An expert-based framework for susceptibility analysis for tsunamigenic landslides in Indonesia

Landslides can induce extremely high tsunami waves, reaching several tens of meters. These tsunamis typically impact only localized areas within about 100 km of the landslide. The most significant impact is generated in the immediate proximity to the landslide. Due to the short time between wave initiation and reaching the coast, early warning systems for these events have not yet been developed. This study aims to assess the exposure of particular regions to this specific form of tsunami with a focus on the Indonesian coastline. The approach not only evaluates the potential for the occurrence of landslides but also assesses whether there is a potential for the formation of particularly high tsunami waves, e.g. due to reflection or superposition of waves.

The limited number of known landslides that have triggered tsunamis in the past is not sufficient to enable a data-driven analysis. Hence, a heuristic approach is adopted in this study.

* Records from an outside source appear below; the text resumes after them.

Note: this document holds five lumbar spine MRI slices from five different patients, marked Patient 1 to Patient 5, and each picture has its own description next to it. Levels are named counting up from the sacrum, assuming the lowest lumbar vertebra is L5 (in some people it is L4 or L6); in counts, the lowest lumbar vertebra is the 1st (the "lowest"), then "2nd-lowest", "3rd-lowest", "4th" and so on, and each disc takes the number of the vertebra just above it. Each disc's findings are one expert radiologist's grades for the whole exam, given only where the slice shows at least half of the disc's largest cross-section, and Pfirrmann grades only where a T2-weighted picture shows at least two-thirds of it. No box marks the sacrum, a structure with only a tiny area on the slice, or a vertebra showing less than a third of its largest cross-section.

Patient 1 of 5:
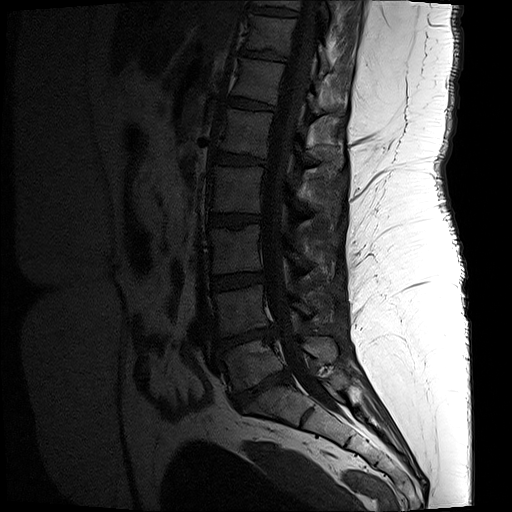 MRI lumbar spine (T1-weighted), sagittal plane.
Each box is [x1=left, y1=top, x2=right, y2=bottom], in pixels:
- T12/L1 (6th disc) at [x1=229, y1=97, x2=273, y2=109]
- L1 (5th vertebra) at [x1=221, y1=108, x2=343, y2=175]
- T11 (7th vertebra) at [x1=246, y1=14, x2=328, y2=72]
- IVD L2/L3 (4th disc) at [x1=209, y1=213, x2=260, y2=226]
- L3 (3rd-lowest vertebra) at [x1=209, y1=224, x2=334, y2=274]
- thecal sac / spinal canal at [x1=261, y1=0, x2=339, y2=412]
- T12 (6th vertebra) at [x1=234, y1=58, x2=320, y2=116]
- L1/L2 (5th disc) at [x1=214, y1=150, x2=265, y2=164]
- T10 (8th vertebra) at [x1=252, y1=0, x2=333, y2=10]
- L2 (4th vertebra) at [x1=211, y1=165, x2=339, y2=219]
- L3/L4 (3rd-lowest disc) at [x1=212, y1=273, x2=264, y2=289]
- T10/T11 (8th disc) at [x1=250, y1=5, x2=297, y2=16]
- IVD L5/S1 (lowest disc) at [x1=233, y1=370, x2=288, y2=409]
- IVD L4/L5 (2nd-lowest disc) at [x1=215, y1=326, x2=277, y2=351]
- L4 (2nd-lowest vertebra) at [x1=214, y1=285, x2=333, y2=336]
- T11/T12 (7th disc) at [x1=241, y1=49, x2=285, y2=61]
- L5 (lowest vertebra) at [x1=218, y1=336, x2=337, y2=392]

Expert MSK radiologist gradings (per disc):
• T11/T12 (7th disc): lower-endplate change
• L4/L5 (2nd-lowest disc): disc narrowing, Modic type II, lower-endplate change, disc herniation, upper-endplate change
• L2/L3 (4th disc): lower-endplate change, upper-endplate change
• L1/L2 (5th disc): lower-endplate change
• L5/S1 (lowest disc): lower-endplate change, disc herniation, disc narrowing, Modic type II, upper-endplate change
• L3/L4 (3rd-lowest disc), T12/L1 (6th disc): no herniation, bulging, narrowing, spondylolisthesis, endplate or Modic change recorded

Patient 2 of 5:
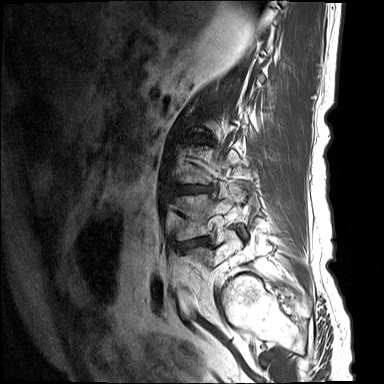
Field of view 280x280 mm, slice spacing 4.4 mm. 384x384 px. Sagittal slice index 14. Patient sex: M. Lumbar spine MR, T1-weighted, sagittal.

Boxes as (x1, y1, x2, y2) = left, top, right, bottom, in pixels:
Segmented structures:
- intervertebral disc L3/L4: (178, 187, 206, 193)
- intervertebral disc L4/L5: (179, 238, 209, 247)
- L5: (186, 229, 242, 267)
- L4 vertebra: (177, 187, 247, 240)

Patient 3 of 5:
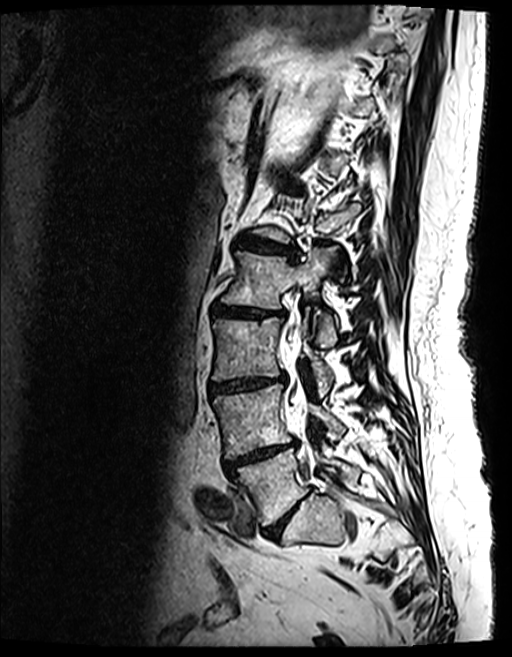
Lumbar spine MR, T2 SPACE (3D), sagittal | Slice 92 of 154 | Image 512x657

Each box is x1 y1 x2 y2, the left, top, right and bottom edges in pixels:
{"L5 vertebra": "235 448 358 525", "intervertebral disc L4/L5": "225 441 298 474", "intervertebral disc L1/L2": "238 239 296 260", "thecal sac / spinal canal": "287 331 307 421", "L4 vertebra": "213 383 343 457", "L2 vertebra": "222 247 338 342", "L3 vertebra": "212 307 332 398", "intervertebral disc L3/L4": "210 375 285 393", "intervertebral disc L5/S1": "263 500 302 537", "intervertebral disc L2/L3": "213 301 286 317"}

Expert MSK radiologist gradings (per disc):
  L3/L4: Pfirrmann grade 4, disc bulging, Modic type II, disc narrowing, lower-endplate change, upper-endplate change
  L1/L2: disc narrowing, lower-endplate change, upper-endplate change, disc bulging, Modic type II
  L2/L3: Pfirrmann grade 4, disc bulging, Modic type II, disc narrowing, lower-endplate change, upper-endplate change
  L4/L5: Pfirrmann grade 5, lower-endplate change, Modic type II, disc narrowing, disc bulging, upper-endplate change

Patient 4 of 5:
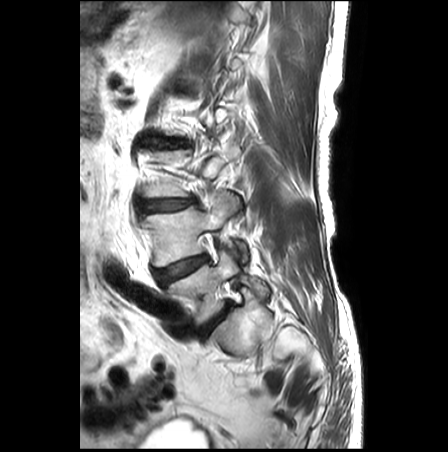 MRI lumbar spine (T2-weighted), sagittal plane.

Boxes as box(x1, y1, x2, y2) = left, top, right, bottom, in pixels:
Annotations:
• L3 (3rd-lowest vertebra) = box(143, 144, 239, 197)
• L4 (2nd-lowest vertebra) = box(145, 194, 247, 266)
• L5/S1 (lowest disc) = box(198, 306, 229, 338)
• L4/L5 (2nd-lowest disc) = box(154, 254, 208, 285)
• disc L3/L4 (3rd-lowest disc) = box(142, 197, 195, 213)
• L5 (lowest vertebra) = box(167, 250, 268, 324)
• L2/L3 (4th disc) = box(148, 136, 186, 148)

Degenerative findings by level:
  L3/L4 (3rd-lowest disc): Pfirrmann grade 3, disc narrowing, disc bulging
  L4/L5 (2nd-lowest disc): Pfirrmann grade 3, disc bulging

Patient 5 of 5:
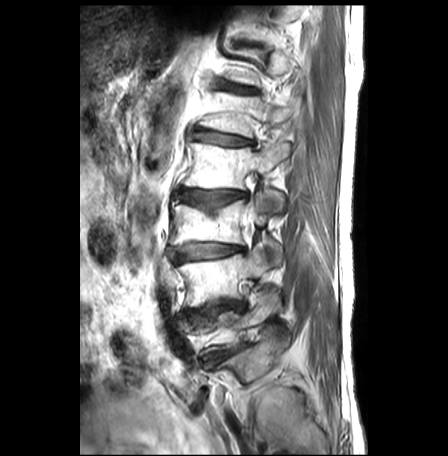 MRI lumbar spine (T2-weighted), sagittal plane, 448x456 px
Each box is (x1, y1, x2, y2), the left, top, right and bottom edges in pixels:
L3 (3rd-lowest vertebra) = (171, 192, 283, 262).
L4 (2nd-lowest vertebra) = (178, 242, 270, 305).
Intervertebral disc L2/L3 (4th disc) = (180, 189, 247, 213).
Spinal canal = (243, 210, 252, 224).
L1 (5th vertebra) = (200, 93, 300, 137).
L2 (4th vertebra) = (185, 140, 290, 210).
L1/L2 (5th disc) = (194, 131, 252, 145).
L3/L4 (3rd-lowest disc) = (168, 242, 242, 263).
Intervertebral disc L4/L5 (2nd-lowest disc) = (200, 302, 244, 318).
T12/L1 (6th disc) = (224, 83, 256, 93).

Per-level radiological findings:
  L1/L2 (5th disc): Pfirrmann grade 3, lower-endplate change, upper-endplate change, disc bulging, Modic type II
  L3/L4 (3rd-lowest disc): Pfirrmann grade 3, upper-endplate change, disc narrowing, lower-endplate change, disc bulging, Modic type II
  L2/L3 (4th disc): Pfirrmann grade 3, Modic type II, upper-endplate change, disc bulging, lower-endplate change, disc narrowing

It consists of the following 4 steps.

(1) Orientation workshop: A group of international scientists working on landslides and tsunamis discusses and selects parameters that might be relevant for the analysis.

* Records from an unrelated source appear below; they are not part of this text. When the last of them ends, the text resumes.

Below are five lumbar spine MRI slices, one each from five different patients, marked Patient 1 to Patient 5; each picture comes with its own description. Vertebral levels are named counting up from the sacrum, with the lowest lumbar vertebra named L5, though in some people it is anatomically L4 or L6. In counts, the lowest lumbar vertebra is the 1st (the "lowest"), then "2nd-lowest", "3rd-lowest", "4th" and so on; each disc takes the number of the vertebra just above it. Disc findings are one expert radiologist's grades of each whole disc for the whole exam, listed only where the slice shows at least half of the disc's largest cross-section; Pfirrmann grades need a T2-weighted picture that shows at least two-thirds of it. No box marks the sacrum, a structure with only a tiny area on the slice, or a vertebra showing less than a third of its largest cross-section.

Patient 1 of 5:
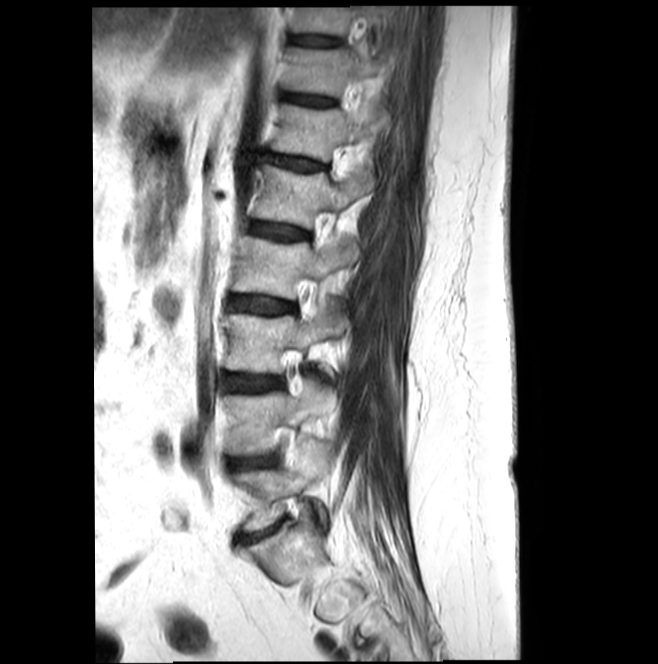
MRI lumbar spine (T2-weighted), sagittal plane | Field of view 308x311 mm
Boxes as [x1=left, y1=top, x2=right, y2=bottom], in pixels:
Structures:
* T10/T11: [x1=289, y1=34, x2=338, y2=45]
* T12: [x1=271, y1=104, x2=386, y2=161]
* L2/L3: [x1=230, y1=296, x2=294, y2=313]
* disc T12/L1: [x1=263, y1=152, x2=323, y2=171]
* L4/L5: [x1=233, y1=456, x2=274, y2=469]
* L4: [x1=224, y1=381, x2=327, y2=455]
* L2 vertebra: [x1=232, y1=236, x2=358, y2=301]
* L3: [x1=225, y1=302, x2=345, y2=374]
* L5 vertebra: [x1=235, y1=453, x2=326, y2=531]
* T11/T12: [x1=284, y1=94, x2=332, y2=106]
* L3/L4: [x1=223, y1=373, x2=280, y2=391]
* T11: [x1=285, y1=48, x2=377, y2=96]
* T10 vertebra: [x1=292, y1=7, x2=350, y2=36]
* L1: [x1=254, y1=165, x2=374, y2=228]
* disc L1/L2: [x1=250, y1=221, x2=308, y2=240]

Expert MSK radiologist gradings (per disc):
  T11/T12: Pfirrmann grade 3
  L3/L4: Pfirrmann grade 3, Modic type II
  L1/L2: Pfirrmann grade 3
  T12/L1: Pfirrmann grade 3, disc bulging
  L2/L3: Pfirrmann grade 3
  T10/T11: no spondylolisthesis, narrowing, bulging, herniation, Modic or endplate change recorded

Patient 2 of 5:
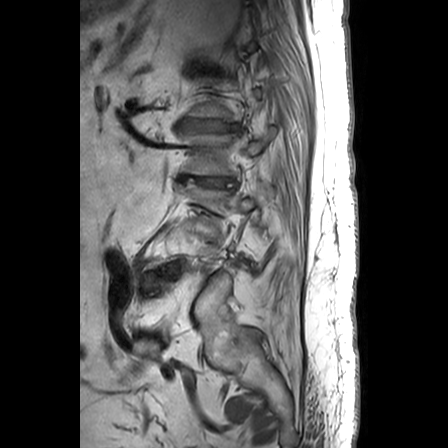
Lumbar spine MR, T1-weighted, sagittal.

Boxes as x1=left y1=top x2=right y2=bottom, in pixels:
L2 (4th vertebra): x1=181 y1=127 x2=274 y2=174.
IVD L2/L3 (4th disc): x1=179 y1=174 x2=233 y2=186.
IVD L1/L2 (5th disc): x1=182 y1=121 x2=226 y2=130.

Per-level radiological findings:
• L2/L3 (4th disc): disc bulging, disc narrowing
• L1/L2 (5th disc): disc bulging, disc narrowing

Patient 3 of 5:
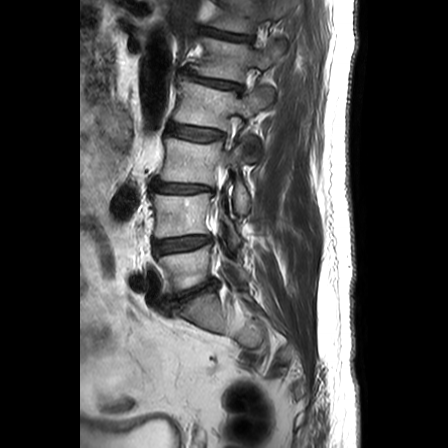 448x448 px | T2-weighted sagittal MRI of the lumbar spine | Patient sex: M
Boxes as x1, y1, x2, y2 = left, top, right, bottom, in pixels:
L3 — 159, 137, 249, 213.
L4/L5 — 152, 236, 211, 254.
Intervertebral disc L1/L2 — 182, 71, 242, 91.
Intervertebral disc T12/L1 — 199, 27, 253, 41.
T12 — 208, 0, 287, 33.
L4 — 151, 193, 241, 245.
L5 — 158, 245, 249, 297.
Intervertebral disc L2/L3 — 168, 124, 224, 140.
L3/L4 — 151, 181, 212, 193.
L2 — 173, 80, 275, 160.
Intervertebral disc L5/S1 — 161, 280, 218, 316.
L1 — 193, 36, 283, 81.

Degenerative findings by level:
- L5/S1: Pfirrmann grade 5, disc narrowing, disc bulging
- L4/L5: Pfirrmann grade 2, disc bulging
- T12/L1: Pfirrmann grade 3, disc narrowing, disc bulging
- L3/L4: Pfirrmann grade 5, disc herniation, disc narrowing
- L2/L3: Pfirrmann grade 2
- L1/L2: Pfirrmann grade 3, disc bulging, disc narrowing

Patient 4 of 5:
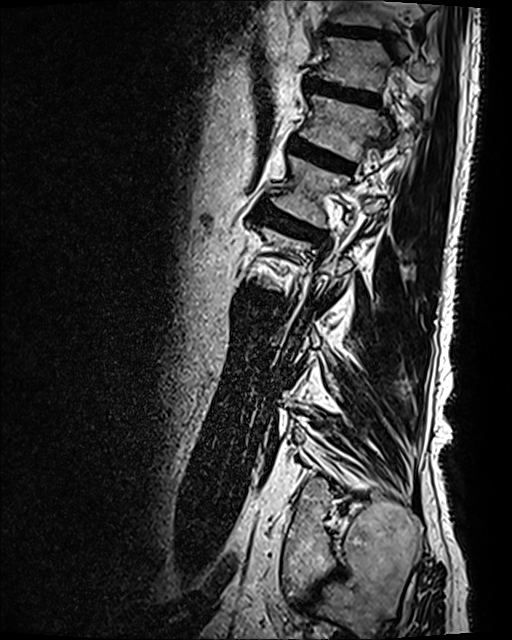 Image 512x640. T2 SPACE (3D) sagittal MRI of the lumbar spine. Sex M.

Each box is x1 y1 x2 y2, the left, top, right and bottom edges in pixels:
T11 vertebra: 316 38 438 90
T12: 300 94 421 161
intervertebral disc T12/L1: 290 137 353 171
L1/L2: 258 206 324 240
L1: 271 156 385 227
intervertebral disc T11/T12: 305 75 378 102
T10/T11: 325 24 391 39

Per-level radiological findings:
• T11/T12: Pfirrmann grade 4, disc bulging, lower-endplate change, upper-endplate change
• T12/L1: Modic type II, lower-endplate change, disc bulging, upper-endplate change
• L1/L2: Pfirrmann grade 4, disc bulging, lower-endplate change, Modic type II, upper-endplate change
• T10/T11: no Modic or endplate change, herniation, narrowing, bulging or spondylolisthesis recorded

Patient 5 of 5:
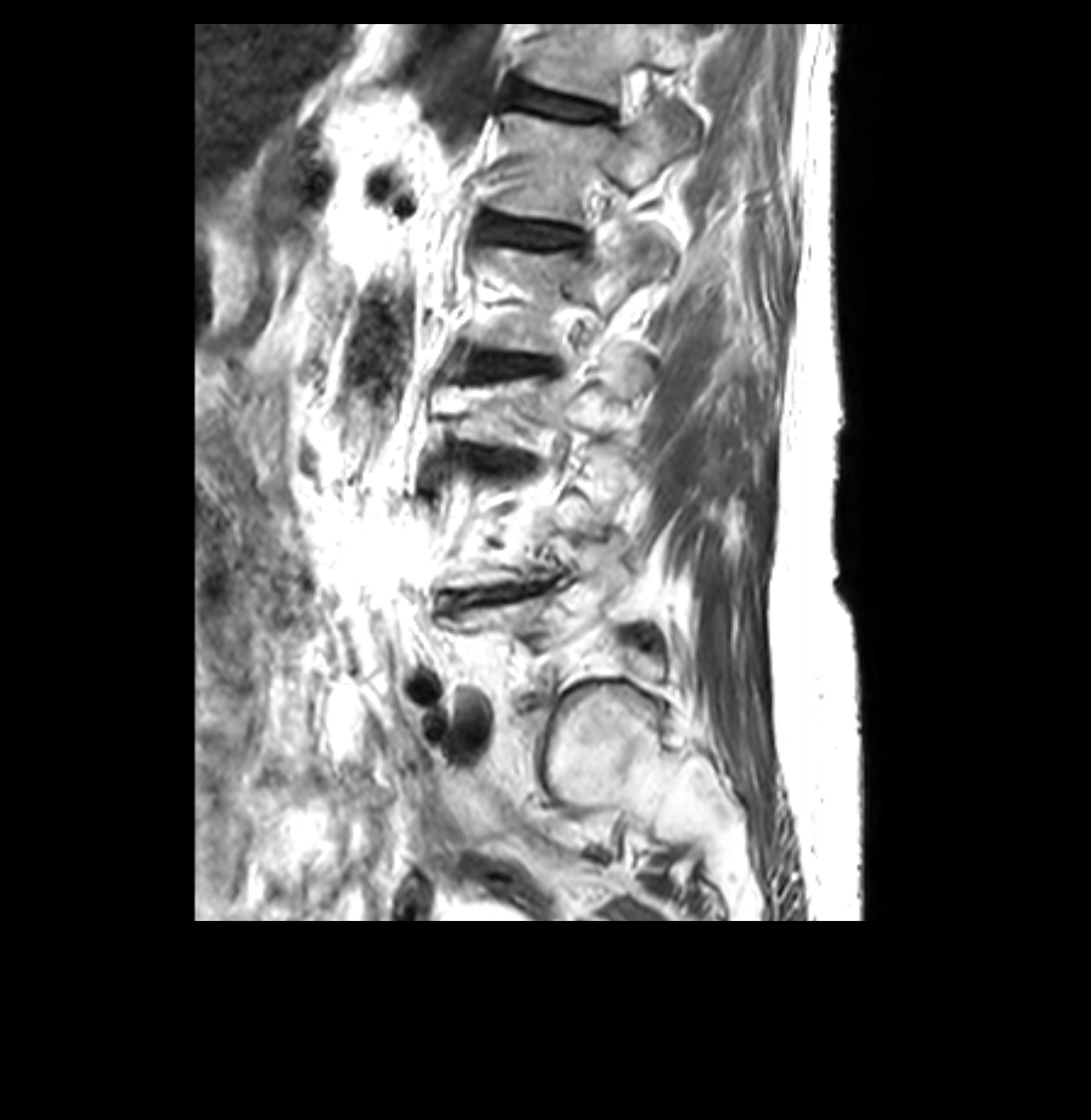

T2-weighted sagittal MRI of the lumbar spine; Patient sex: F; 1091x1120 px; Slice spacing 3.4 mm

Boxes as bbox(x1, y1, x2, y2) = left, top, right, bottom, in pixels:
6th vertebra: bbox(523, 23, 701, 104)
5th disc: bbox(485, 217, 582, 247)
6th disc: bbox(511, 85, 611, 118)
lowest vertebra: bbox(453, 542, 628, 648)
5th vertebra: bbox(492, 104, 684, 263)
3rd-lowest disc: bbox(473, 451, 515, 467)
4th vertebra: bbox(475, 231, 660, 353)
4th disc: bbox(473, 355, 545, 376)
2nd-lowest disc: bbox(446, 580, 545, 607)
3rd-lowest vertebra: bbox(455, 360, 650, 436)

Expert MSK radiologist gradings (per disc):
- 6th disc: Pfirrmann grade 3, disc bulging, upper-endplate change
- 5th disc: lower-endplate change, upper-endplate change

(2) Online survey: The parameters selected in step (1) are ranked by a larger group of scientists.

(3) Result workshop: The survey results are discussed in another workshop.

(4) Susceptibility analysis: The parameter ratings from the online survey are transformed into a model for tsunamigenic landslide susceptibility evaluation and a susceptibility analysis for a pilot area in Indonesia is conducted.

During the orientation workshop, 37 parameters were selected to be considered for the susceptibility analysis. As part of the online survey, these were evaluated by a total of 25 scientists working on landslides and tsunamis. For landslide susceptibility in Indonesia, subaerial and submarine slope angle, presence of oversteeped slopes, landform, lithology, presence of lowly consolidated sediments, distance to active tectonic faults, depth and magnitude of historic earthquakes, precipitation, and pore water pressures were voted as crucial parameters. The work on this study is still ongoing and step (4) is planned to be conducted in the future.

The results of tsunamigenic landslide susceptibility mapping can aid local officials in elaborating mitigation measures for this type of tsunami. Even minor earthquakes in these areas could trigger landslides, creating waves despite not typically causing seismic tsunamis. Hence, it might be necessary to adapt land-use and evacuation plans in at-risk regions to account for both seismic and landslide-induced tsunamis. The limited availability of high-resolution data representing the submarine environment is the main obstacle, which hampers a deeper analysis of submarine landslide susceptibility and the potential for tsunami wave generation. Future efforts must be made to close this data gap and enable effective protection of coastal populations from landslide-induced tsunamis.